8.5 grunt, 8.5 brothers


----------



## MiracleDro (Nov 3, 2008)

So things are going well still. This is the beginning of week 4.
The sharks look like they will be one big bud when they are done. Budding sites just consume the inside of them. The ww and ams look good too. The AMS is a great plant. It has pretty much no leaves and just flowering sites. And it grows like it has LST but I didn't do any the first round. The smallest plant is unknown strain. There is a good chance it's either durban poison or juicy fruit but I dont know for sure. Anyway enjoy


----------



## joseaf (Nov 4, 2008)

What is your schedule for watering/nud?


----------



## MiracleDro (Nov 4, 2008)

I'm watering every 3 hours for 15 minutes. I'm using the lucas method for nutes.

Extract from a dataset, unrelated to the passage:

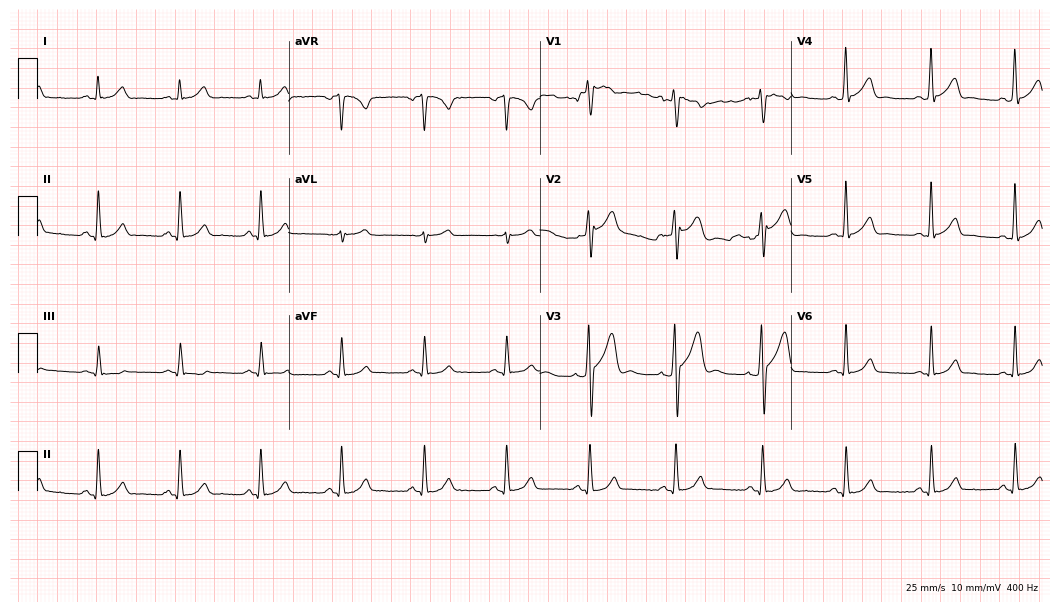
Resting 12-lead electrocardiogram. Patient: a 39-year-old male. Read as a normal ECG.

So 8ml/gal of micro and 16 ml/gal of bloom.


----------



## MiracleDro (Nov 4, 2008)

I think the order is ... Shark, Widow,widow,shark, AMS


----------



## MiracleDro (Nov 6, 2008)

Almost the end of flower week 4. Things are rollin around. They are starting to fill out now. They are probably not going to get any taller now eh?


----------



## smokybear (Nov 6, 2008)

They may grow a bit more yet but the majority of the stretch is over with. The ladies are looking fantastic. Great work my friend. I chose WW for my next indoor crop so I will definitely be checking back in on those ladies. Keep us posted. Take care and be safe.


----------



## Wiseguy_Chef (Nov 7, 2008)

makeing my mouth water with that bud porn!!!!


----------



## THE BROTHER'S GRUNT (Nov 7, 2008)

*Everything is looking great MD. :aok: Nope i don't see them getting much taller.  *


----------



## aaonehundred (Nov 7, 2008)

Very nice looking plants


----------



## JBonez (Nov 7, 2008)

coming along nicely man, great job!


----------



## MiracleDro (Nov 11, 2008)

Ok so one of my sharks has what look like seeds on one of the buds. How did this happen? I dont have any meales in the room or even in the house. Heres a pic let me know what you think. Also is the second and third pic a hermie? There are no seeds anywhere else but on two buds of that plant in the first pic


----------



## BuddyLuv (Nov 11, 2008)

hermie. You can see the nanner sticking out the side in pic three.


----------



## Hick (Nov 11, 2008)

think I spotted your problem


----------



## MiracleDro (Nov 11, 2008)

Yeah those didnt show up until recently. Is the whole crop ruined or just the few buds that made seeds? I already pulled that plant out of the room and it wasnt close to the others


----------



## BuddyLuv (Nov 12, 2008)

you made the right move. Just keep your eyes out for any other plants.


----------



## MiracleDro (Jan 2, 2009)

Sorry I didnt update this until now. So The hermie I had made some seeds appear on every plant however it didnt completely ruin the crop. I ended up with about 600grams dry. The biggest yielder was the ams and the biggest widow with about 100-120 gms each. I have already begun the next grow. They are 3 weeks into flowering. I have four ww going and am now using a waterfarm setup instead of the ebb and flow buckets. My buddy is growing all sharks. We now have two great mothers and I will never have to worry about a damn hermie again. It could have been a lot worse though. Also I'm gonna start growing some ak again. AK is probably the easiest plant anyone can grow. It's nearly impossible to screw it up or kill it and I "highly" recommend it to first timers and veterans. Just make sure you have a great big carbon air filter cuz that stuff reaks. I will make a new thread with pics on the new grow shortly.


----------